** Opening Records for the task block **
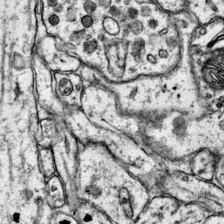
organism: Mouse
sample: Primary visual cortex
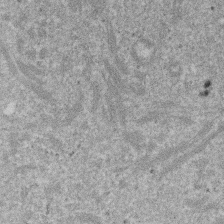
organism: Mouse
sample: Dividing mouse embryo 1 cell stage
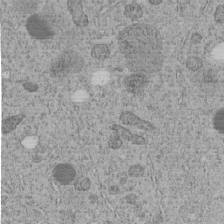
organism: C. elegans
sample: C. elegans embryo early stage
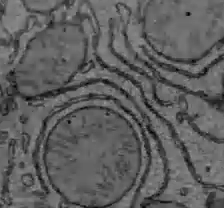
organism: C57BL Mouse
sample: Liver
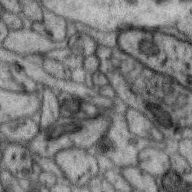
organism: Zebra finch
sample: Brain
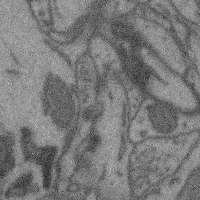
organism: Mouse
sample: Cerebral cortex
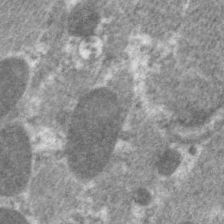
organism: C. elegans
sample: Pharynx
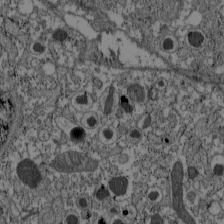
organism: C57BL Mouse
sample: Pancreatic islet
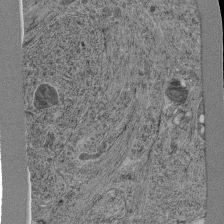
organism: C. elegans
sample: C. elegans pharynx
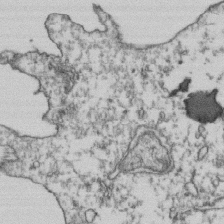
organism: Human
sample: Activated Jurkat CD4+ T cells
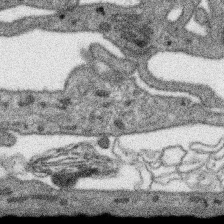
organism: Human
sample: Lung epithelial cells infected with SARS-CoV-2
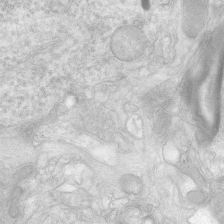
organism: Human
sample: Neocortex
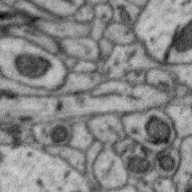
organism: Zebra finch
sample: Brain
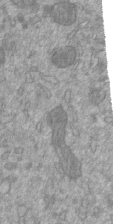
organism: Mouse
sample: ED-1 cell nuclei; centrioles
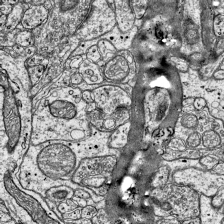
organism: Mouse
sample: Visual Cortex
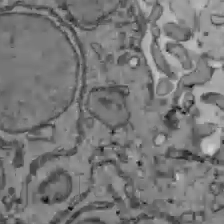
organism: C57BL Mouse
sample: Liver
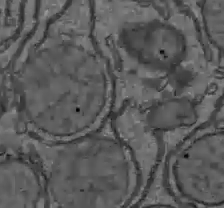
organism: C57BL Mouse
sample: Liver
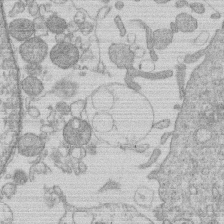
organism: Human
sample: Macrophage cells
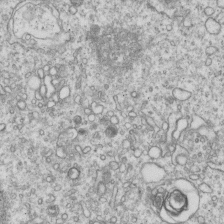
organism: Human
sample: MDA-MB-231 cells
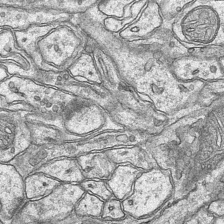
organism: Mouse
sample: CA1 Hippocampus
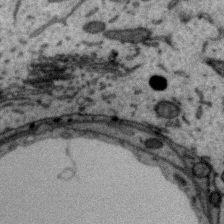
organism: Zebra finch
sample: Brain
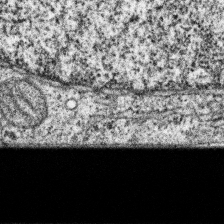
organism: Human
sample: HeLa cells
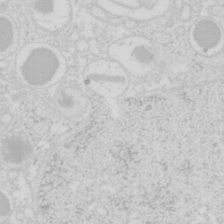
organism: Mouse
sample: Pancreas
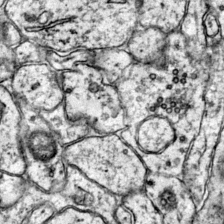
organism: Mouse
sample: Primary visual cortex
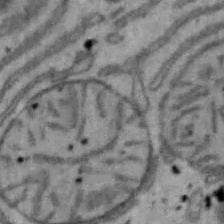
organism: Mouse
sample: Liver
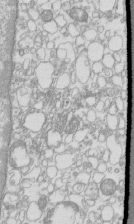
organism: Mouse
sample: Macrophages
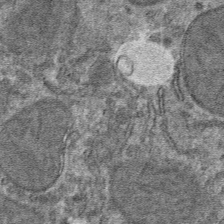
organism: Mouse
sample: Mouse hepatocytes
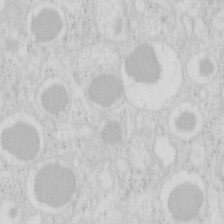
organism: Mouse
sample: Pancreas
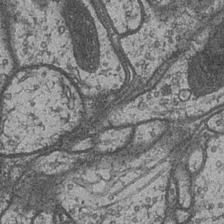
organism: Drosophila
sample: Optic medulla
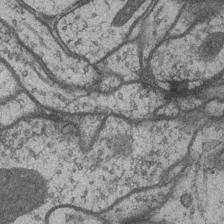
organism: Drosophila
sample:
** Closing Records for the task block **
What to work on
No pictures belong in the copy; output every record exactly.

Your solution
organism: Mouse
sample: Primary visual cortex
organism: Mouse
sample: Dividing mouse embryo 1 cell stage
organism: C. elegans
sample: C. elegans embryo early stage
organism: C57BL Mouse
sample: Liver
organism: Zebra finch
sample: Brain
organism: Mouse
sample: Cerebral cortex
organism: C. elegans
sample: Pharynx
organism: C57BL Mouse
sample: Pancreatic islet
organism: C. elegans
sample: C. elegans pharynx
organism: Human
sample: Activated Jurkat CD4+ T cells
organism: Human
sample: Lung epithelial cells infected with SARS-CoV-2
organism: Human
sample: Neocortex
organism: Zebra finch
sample: Brain
organism: Mouse
sample: ED-1 cell nuclei; centrioles
organism: Mouse
sample: Visual Cortex
organism: C57BL Mouse
sample: Liver
organism: C57BL Mouse
sample: Liver
organism: Human
sample: Macrophage cells
organism: Human
sample: MDA-MB-231 cells
organism: Mouse
sample: CA1 Hippocampus
organism: Zebra finch
sample: Brain
organism: Human
sample: HeLa cells
organism: Mouse
sample: Pancreas
organism: Mouse
sample: Primary visual cortex
organism: Mouse
sample: Liver
organism: Mouse
sample: Macrophages
organism: Mouse
sample: Mouse hepatocytes
organism: Mouse
sample: Pancreas
organism: Drosophila
sample: Optic medulla
organism: Drosophila
sample:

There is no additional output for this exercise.